Records for this exercise →
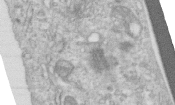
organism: Human
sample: Centriole in RPE cells
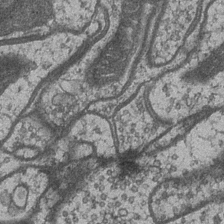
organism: Drosophila
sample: Optic medulla
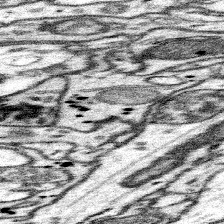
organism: Mouse
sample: Somatosensory cortex neuropil
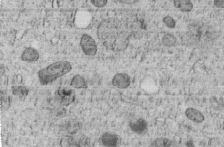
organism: C. elegans
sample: C. elegans embryo early stage
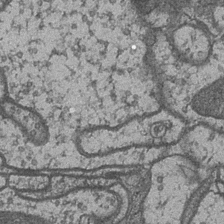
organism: Drosophila
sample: Optic medulla
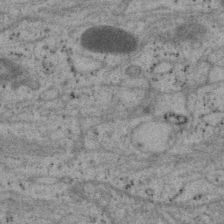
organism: Human
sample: HeLa cells
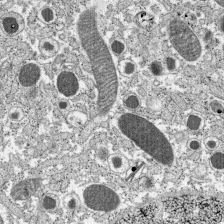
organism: C57BL Mouse
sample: Pancreatic islet
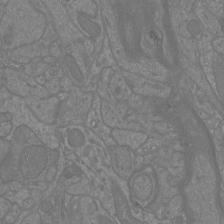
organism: Mouse
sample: Cortical neurons
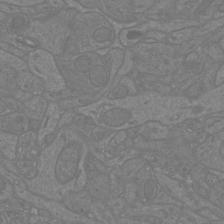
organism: Mouse
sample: Cortical neurons
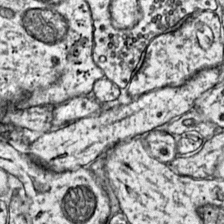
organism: Mouse
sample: Primary visual cortex
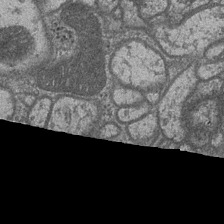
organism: Drosophila
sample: Optic medulla
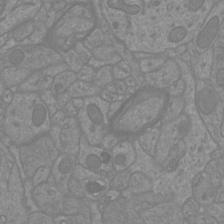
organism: Mouse
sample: Cortical neurons
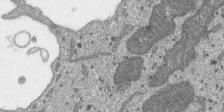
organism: Human
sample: Lung epithelial cells infected with SARS-CoV-2
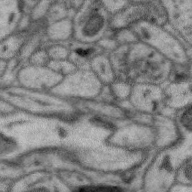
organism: Zebra finch
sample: Brain
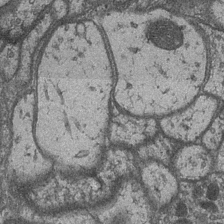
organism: Drosophila
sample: Optic medulla
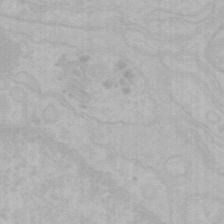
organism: Mouse
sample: Choroid plexus
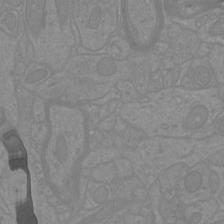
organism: Mouse
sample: Cortical neurons
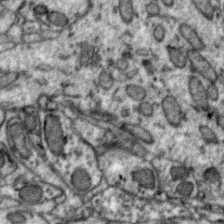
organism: Zebra finch
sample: Brain
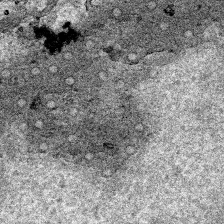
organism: Human
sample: Mitochondria in HCT116 cells
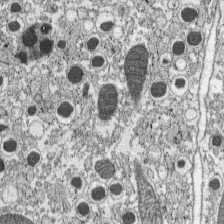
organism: C57BL Mouse
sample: Pancreatic islet
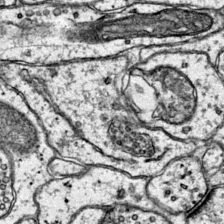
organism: Mouse
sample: Primary visual cortex
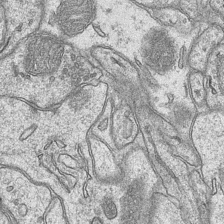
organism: Mouse
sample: CA1 Hippocampus
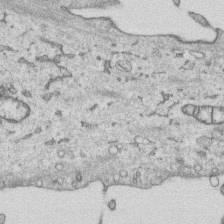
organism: Human
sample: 1205lu cells
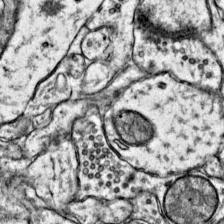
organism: Mouse
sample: Primary visual cortex
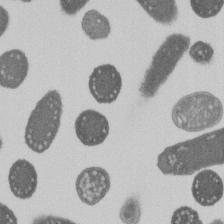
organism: E. coli
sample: Bacterial nucleoid
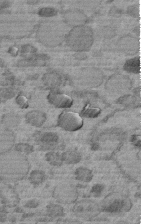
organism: C. elegans
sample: C. elegans embryo early stage
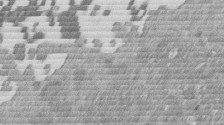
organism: Mouse
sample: Dividing mouse embryo 1 cell stage
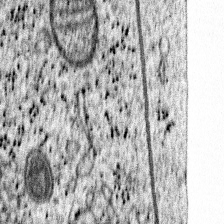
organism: Human
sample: HeLa cells
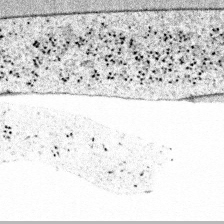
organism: Human
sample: HeLa cells
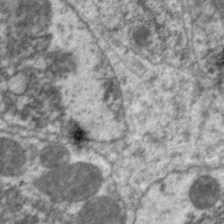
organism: C. elegans
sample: Pharynx
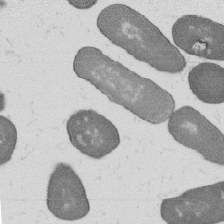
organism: B. subtilis
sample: Bacterial spore
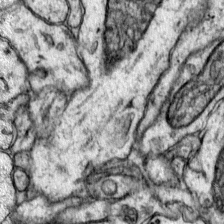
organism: Mouse
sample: Primary visual cortex
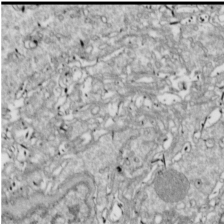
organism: Drosophila
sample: Cell division; meiosis; drosophila spermatocytes
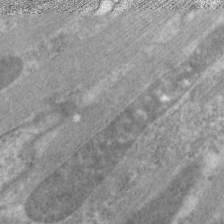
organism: C. elegans
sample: Pharynx
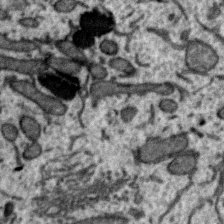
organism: Zebra finch
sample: Brain
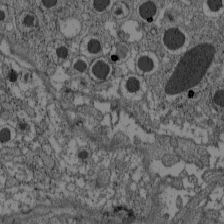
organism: C57BL Mouse
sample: Pancreatic islet
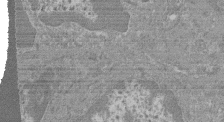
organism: Mouse
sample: Glomerulus
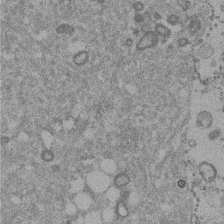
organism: Mouse
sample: Dividing mouse embryo 1 cell stage
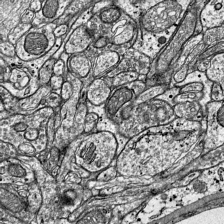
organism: Mouse
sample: Visual Cortex
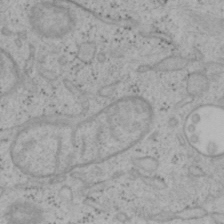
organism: Human
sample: HeLa cells
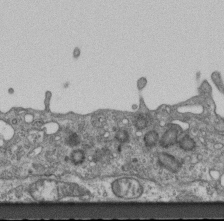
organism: Mouse
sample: Centriole in ependymal cells
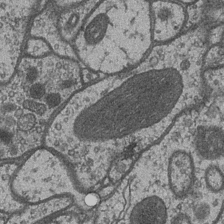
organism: Drosophila
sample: Optic medulla
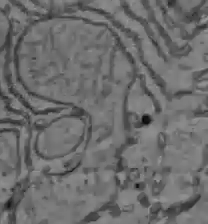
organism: C57BL Mouse
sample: Liver
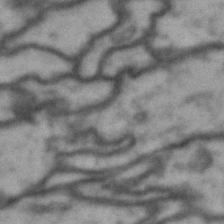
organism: Drosophila
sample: Brain
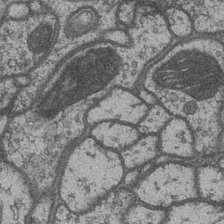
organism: Drosophila
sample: Optic medulla
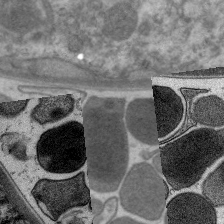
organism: C. elegans
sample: Pharynx
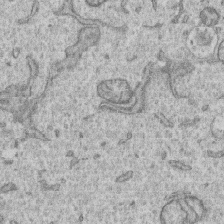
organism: Human
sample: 1205lu cells
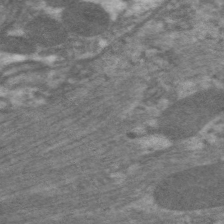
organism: C. elegans
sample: Pharynx
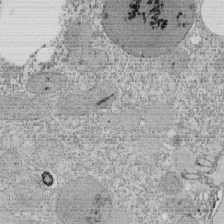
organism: Tetrahymena
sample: Cilia in tetrahymena
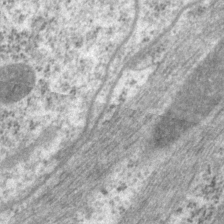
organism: P. pacificus
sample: Pharynx
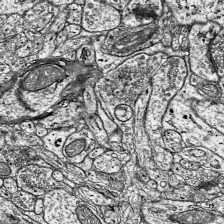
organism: Mouse
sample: Visual Cortex
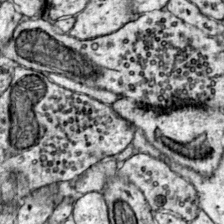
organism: Mouse
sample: Primary visual cortex

Problem details → Only the lines from the one containing "sample: Cilia in tetrahymena" through the last line of the entries, both included, should be repeated exactly, and the pictures should be left out.

Completed task →
sample: Cilia in tetrahymena
organism: P. pacificus
sample: Pharynx
organism: Mouse
sample: Visual Cortex
organism: Mouse
sample: Primary visual cortex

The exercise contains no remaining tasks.